Fostering collaborations 

Professor Celia Gregson (Bristol Medical School) and Dr Chrissy Hammond (School of Physiology, Pharmacology & Neuroscience)

Celia said "Chrissy and I share a symbiotic interest in bone and joint genetics, my perspective is human and hers the Zebrafish. We’ve collaborated since 2013, and over the years, and across our faculties, we have managed to bridge the inter-disciplinary gap, understand our different scientific perspectives, and help others to do so too. We were first able to support Dr Ben Faber to secure an EBI Clinical Primer to begin to study osteoarthritis genetics (2015) - he went on to be awarded a MRC Clinical PhD fellowship to pursue this further. Following his PhD, Dr Dylan Bergen was awarded an EBI discipline hopping fellowship (2017) to spend time in the musculoskeletal research unit, learning population genetics to enrich his laboratory-based PhD work.

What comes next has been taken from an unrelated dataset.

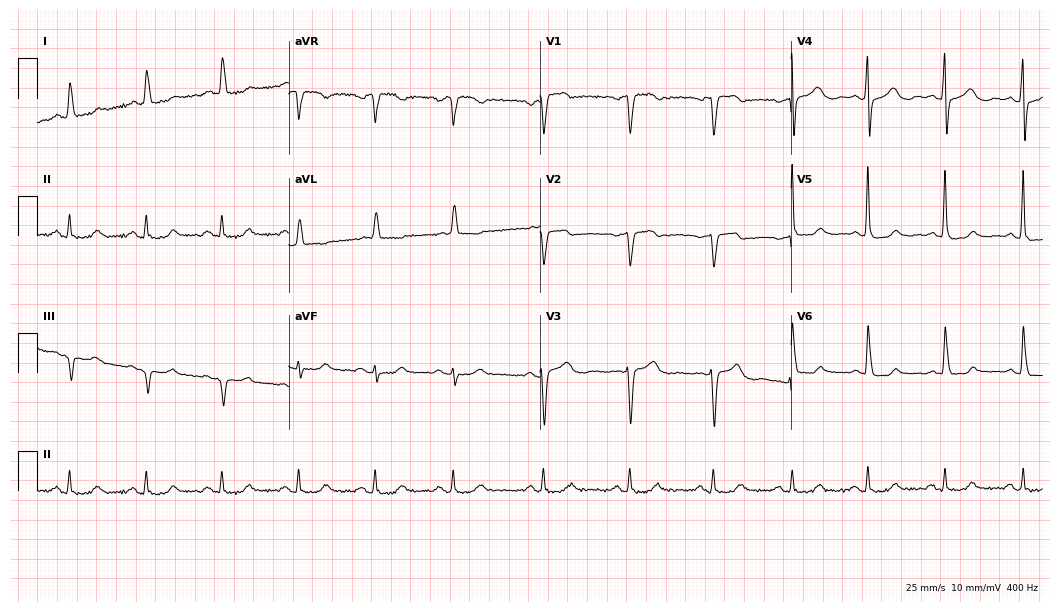
Standard 12-lead ECG recorded from an 80-year-old female patient. Read as a normal ECG.

On this basis he successfully secured a Versus Arthritis post-doc fellowship with us both. Most recently, Dr Neelam Hassan was awarded an EBI Clinical Primer (2020) laying the foundation for her subsequent MRC Clinical PhD fellowship to study high bone mass genetics, combining both population genetic and Zebrafish research. Chrissy and I have been able to co-publish human genetic discoveries, with complementary functional Zebrafish experiments to achieve higher impact. We work together, holding quarterly interdisciplinary group meetings, and providing clinical/ laboratory perspectives to PhD students, aiming to maximise translational potential. It’s also just really interesting to learn about another field!"

 PhD Studentships

Lucy Goudswaard (School of Physiology, Pharmacology and Neuroscience) is a PhD student on the British Heart Foundation Integrative Cardiovascular Programme. "My PhD project uses a combination of lab work, clinical studies and epidemiology. The aim of my project is to determine how obesity causes cardiovascular disease by focusing on changes in platelets, the key cells involved in forming clots. I also use proteomic data to explore whether changes in circulating proteins might increase cardiovascular risk. I have really enjoyed the multidisciplinary aspect – it has provided a range of opportunities from designing and carrying out my own clinical study to doing an epidemiological placement at the Wellcome Sanger Institute in Cambridge."